Abbreviations in P46

In addition to the numerous examples of abbreviations of sacred words, known as nomina sacra (see Nomina Sacra in P46), there are a few examples of other types of additional abbreviation. In the example above, the horizontal stroke above omega stands in place of the final letter (the nu of παντῶν). This type of abbreviation, using a stroke to represent the final nu, occurs mostly at the end of a line in this codex. However, the practice of using a stroke to represent the final letter(s) of a word is very common in non-literary papyri, as is the practice of raising the last written letter of a word to indicate an abbreviation (see the example of ϲτιχ for ϲτίχοι, in Stichometric Notes in P46).

Different Types of Abbreviation

Below are some examples of the different forms of abbreviation found in various papyri. Examples 1 and 2 are known as suspensions, because the final letter(s) of the word are left out, and the abbreviation is indicated by raising the last remaining letter or adding a stroke over the final letter. Suspensions are common in non-literary texts, where speed of writing was valued over readability. Example 3, which is a nomen sacrum taken from P46, is known as a contraction; here, the entire word has been contracted by removing letters from within the word.
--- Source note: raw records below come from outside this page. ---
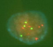 צילום פלורוסנטי של גרעין תא סרטני (מחולת סרטן השד). התא טופל בגלאי לצנטרומר של כרומוזום 17 (ירוק) ובגלאי לגן HER-2 (אדום). הבדיקה מראה כי התא מכיל את הגן HER-2 בשמונה עותקים במקום בשתי עותקים בתא נורמלי.
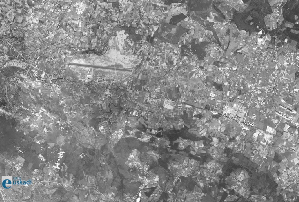 Bilboko aireportuaren ortoargazkia
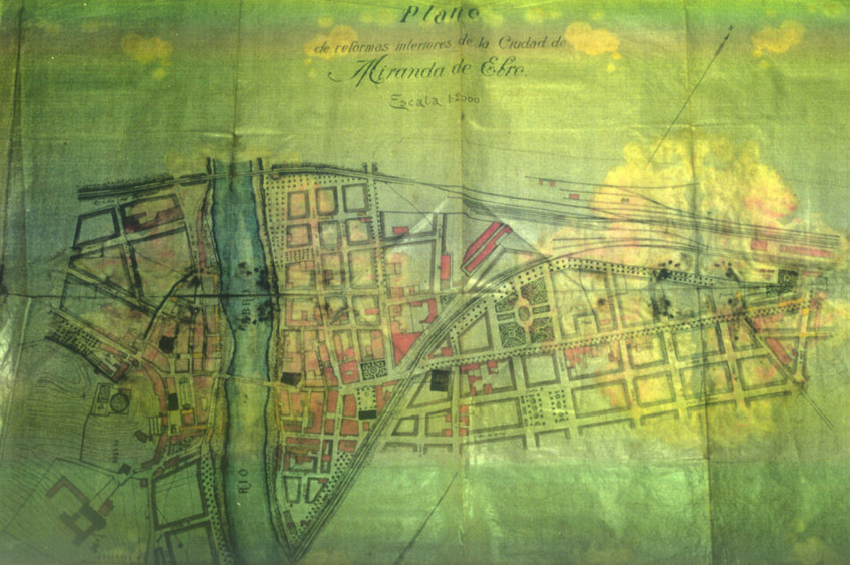 Plano de reformas interiores de la Ciudad de Miranda de Ebro
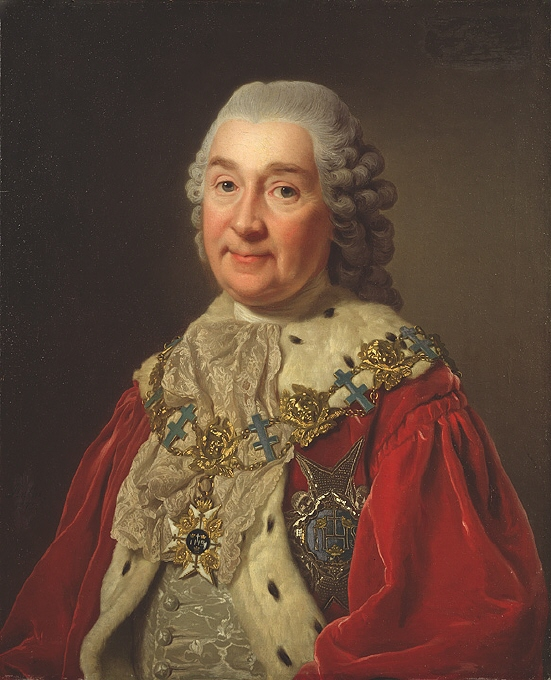 Carl Fredrik Scheffer, svensk, Född 1715, Död 1786. Avmålad av: Alexander Roslin, svensk, Född 1718, Död 1793. Nationalmuseums inventarienummer: NMGrh 1063 Förvärv: Övertagande 1866 från Gripsholms slott
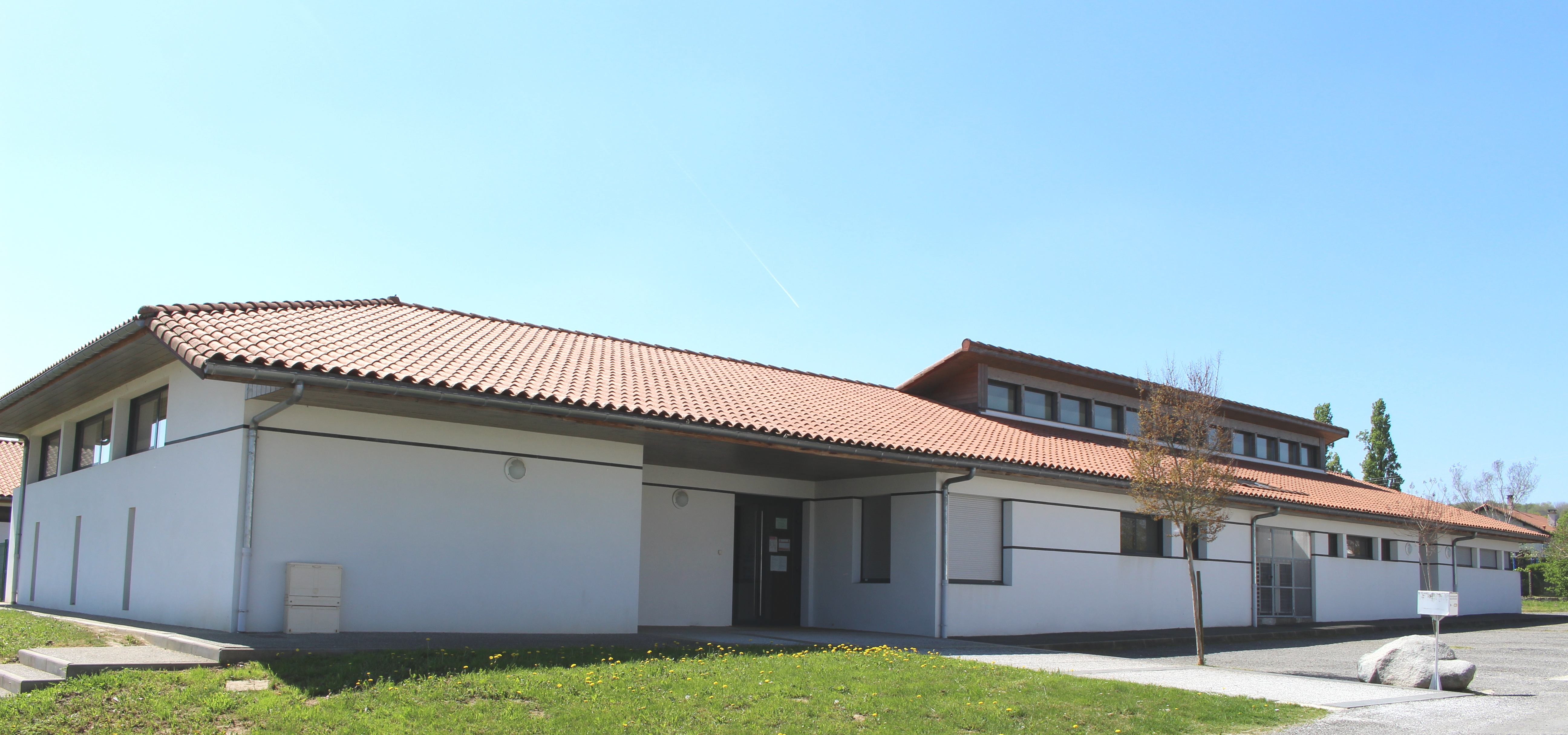 École de Mascaras (Hautes-Pyrénées)
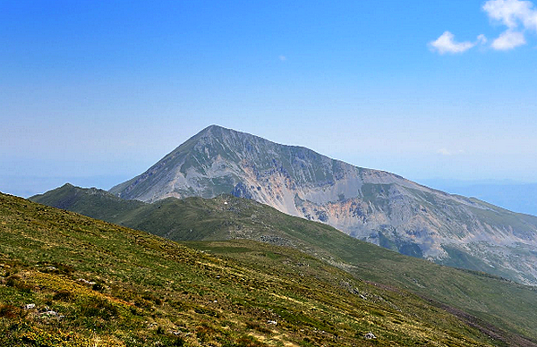 Општина Јегуновац
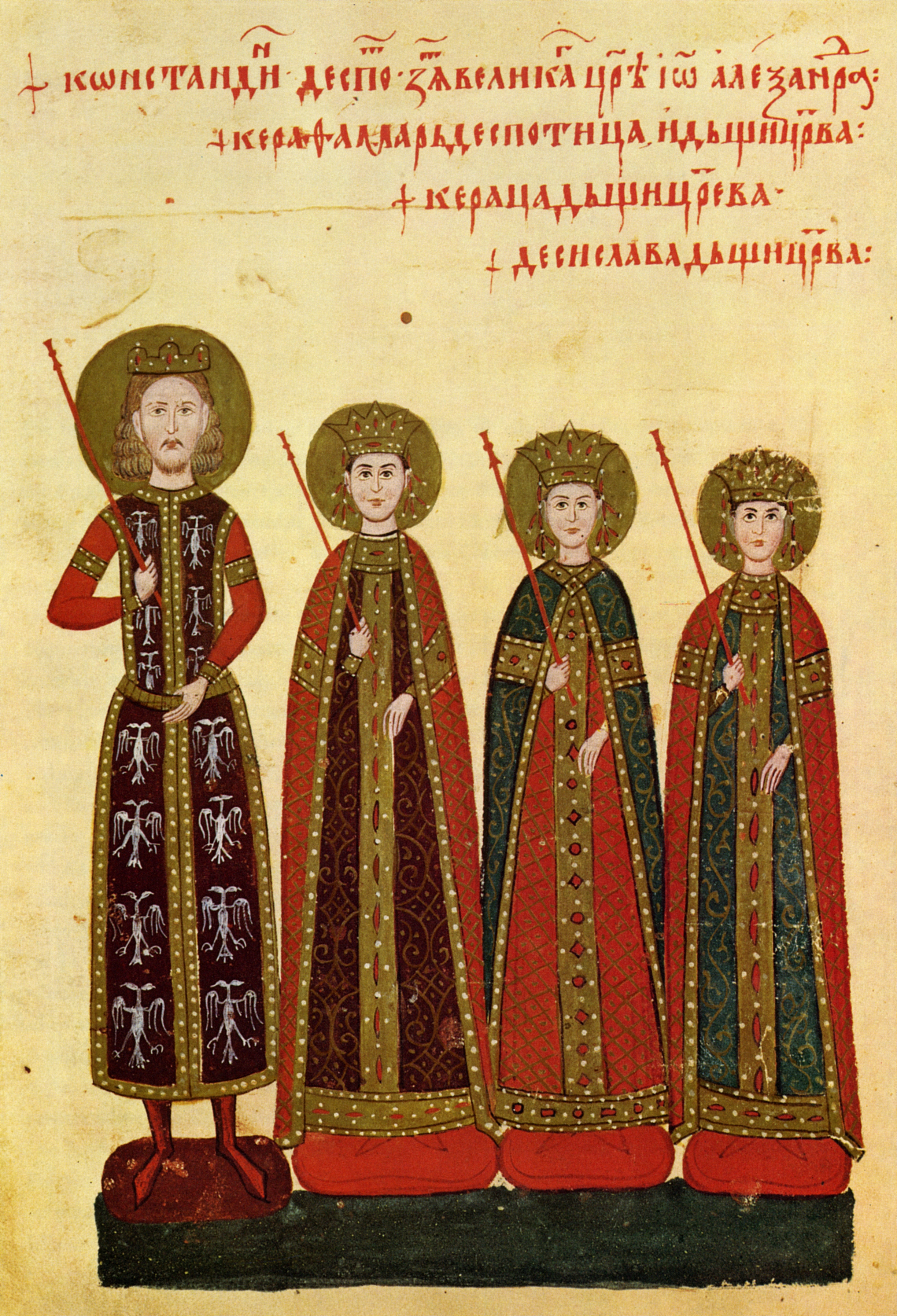 Четвероевангелие на цар Иван Александър, л. 2 Миниатюра: Деспот Константин (Константин Драгаш ?), Кера Тамара, Кераца и Десислава
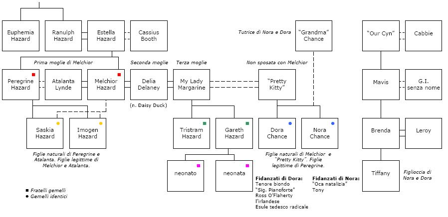 Albero genealogico dei personaggi del romanzo Figlie sagge di Angela Carter.
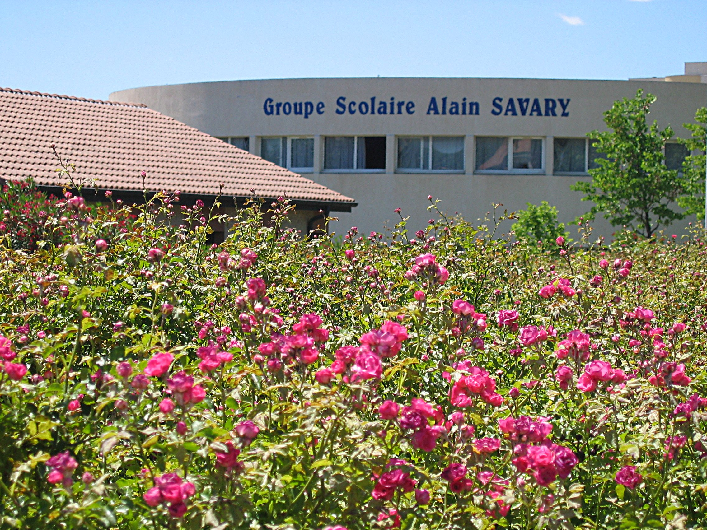 École Alain Savary à Montpellier, au premier plan un massif de roses. La photo est destinée à illustrer l'article sur Alain Savary, dans l'attente d'un portrait sous une licence convenable.
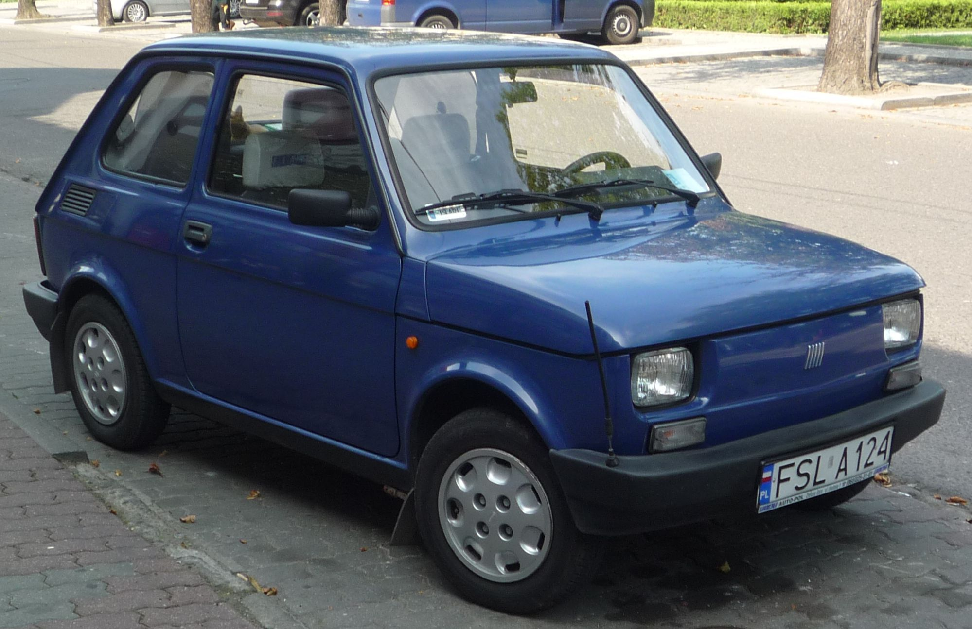 Fiat 126 Maluch Town w Słubicach.
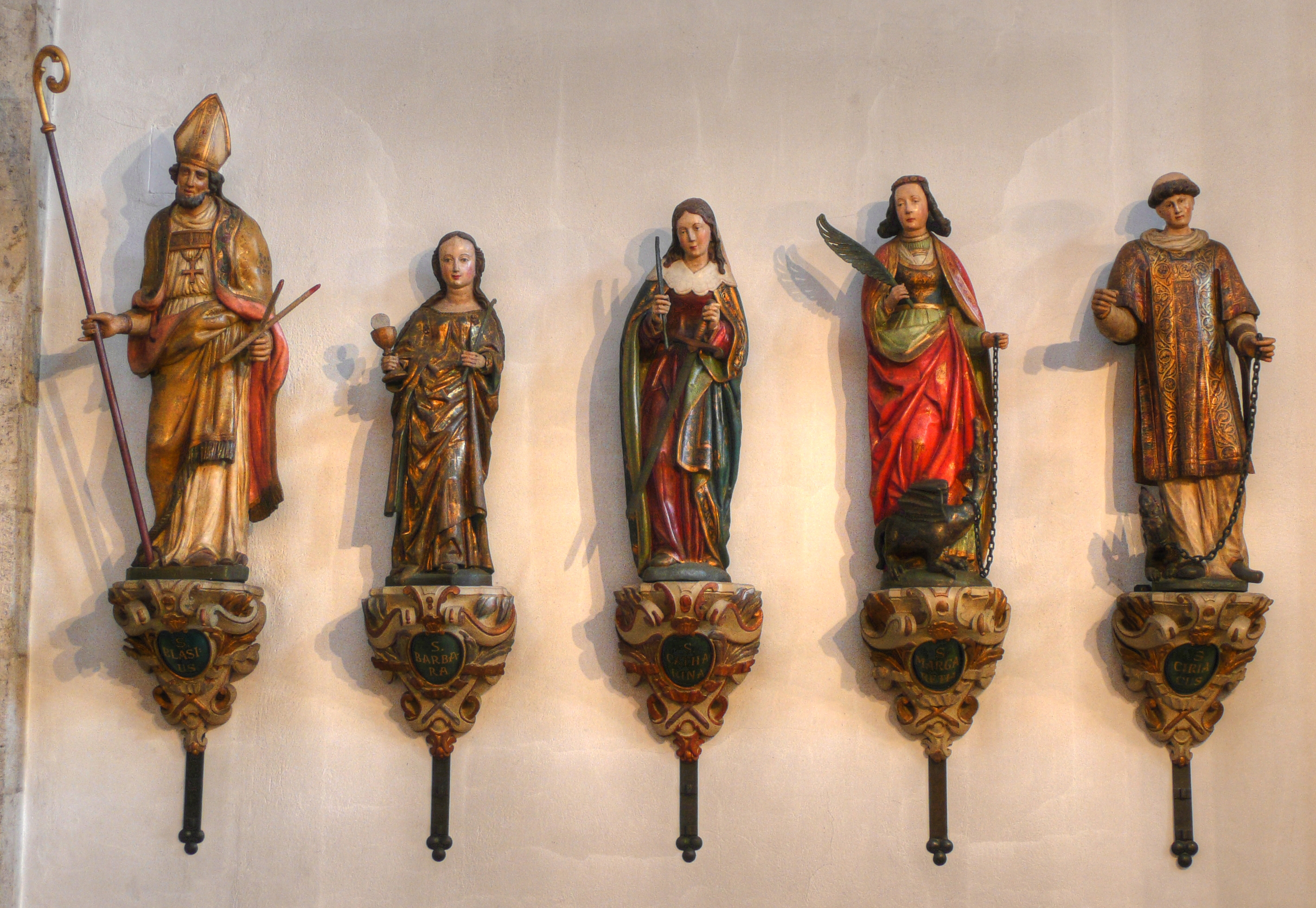 Skulpturen der fünf Nothelfer St. Blasius, St. Barbara, St. Katharina, St. Margaretha und St. Cyriakus in der Kölner Kirche St. Aposteln)
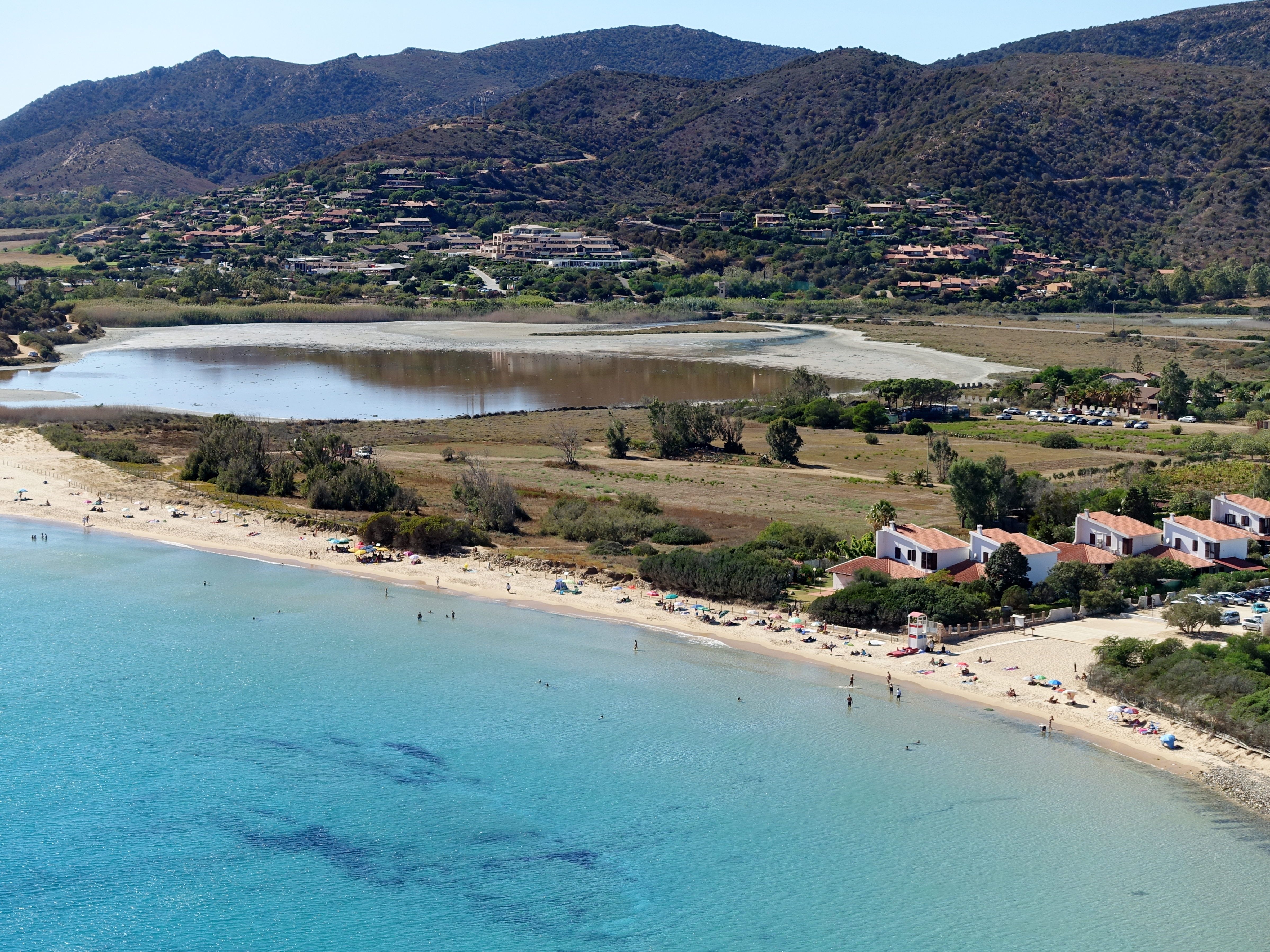 Strand Sa Colonia (Spiaggia della Colonia), Gemeinde Domus de Maria, Sardinien, Italien
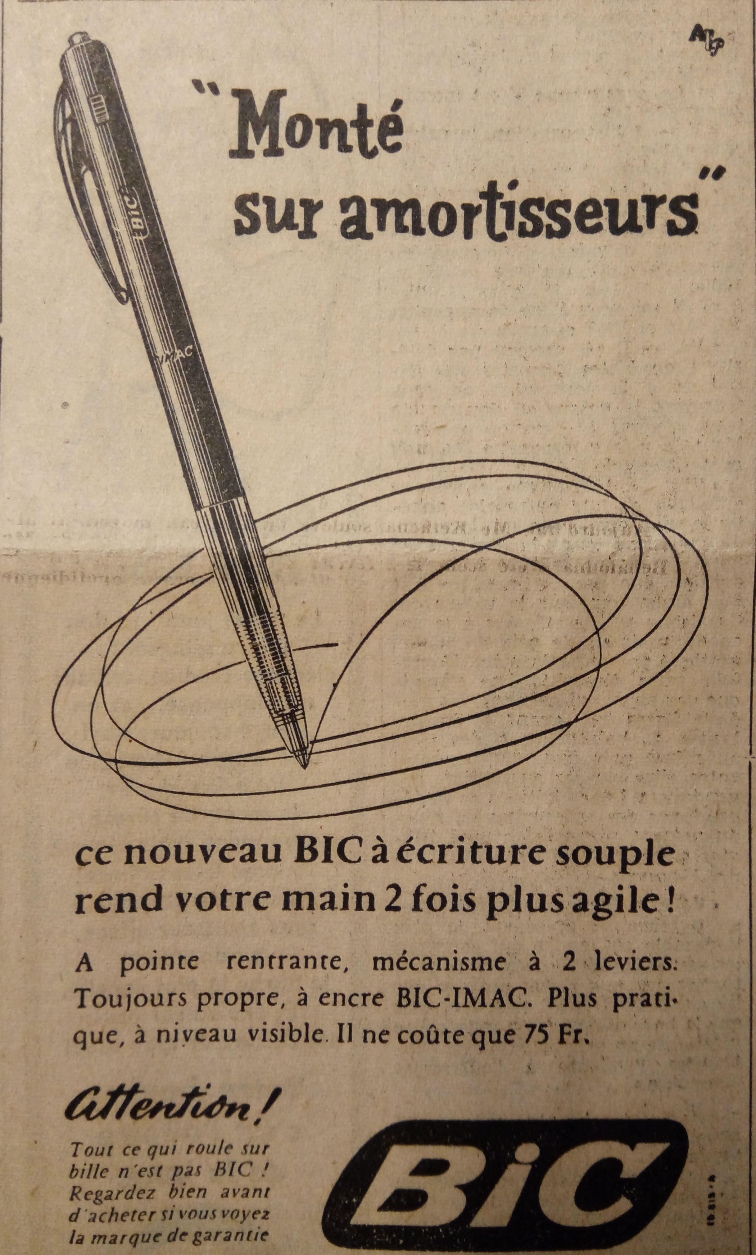 La presse Tunisie 1956
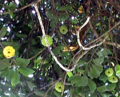 Buah Asam Gelugur Bergelantungan

The role of nomina sacra was not to save time when copying the text, but rather to distinguish the contracted word as a holy word.

Example 1

Example 2

Example 3

Example 1: μη   for μητρόϲ

Example 2: ιουλ θεω for Ἰουλίου Θέωνοϲ

Example 3: θυ for θεοῦ

Notice that in the two suspension-style abbreviations, the case of nouns and adjectives must be inferred, since the final letters of the word are lost. In a contraction (e.g. a nomen sacrum) the final letter remains and thus indicates the grammatical case of the noun.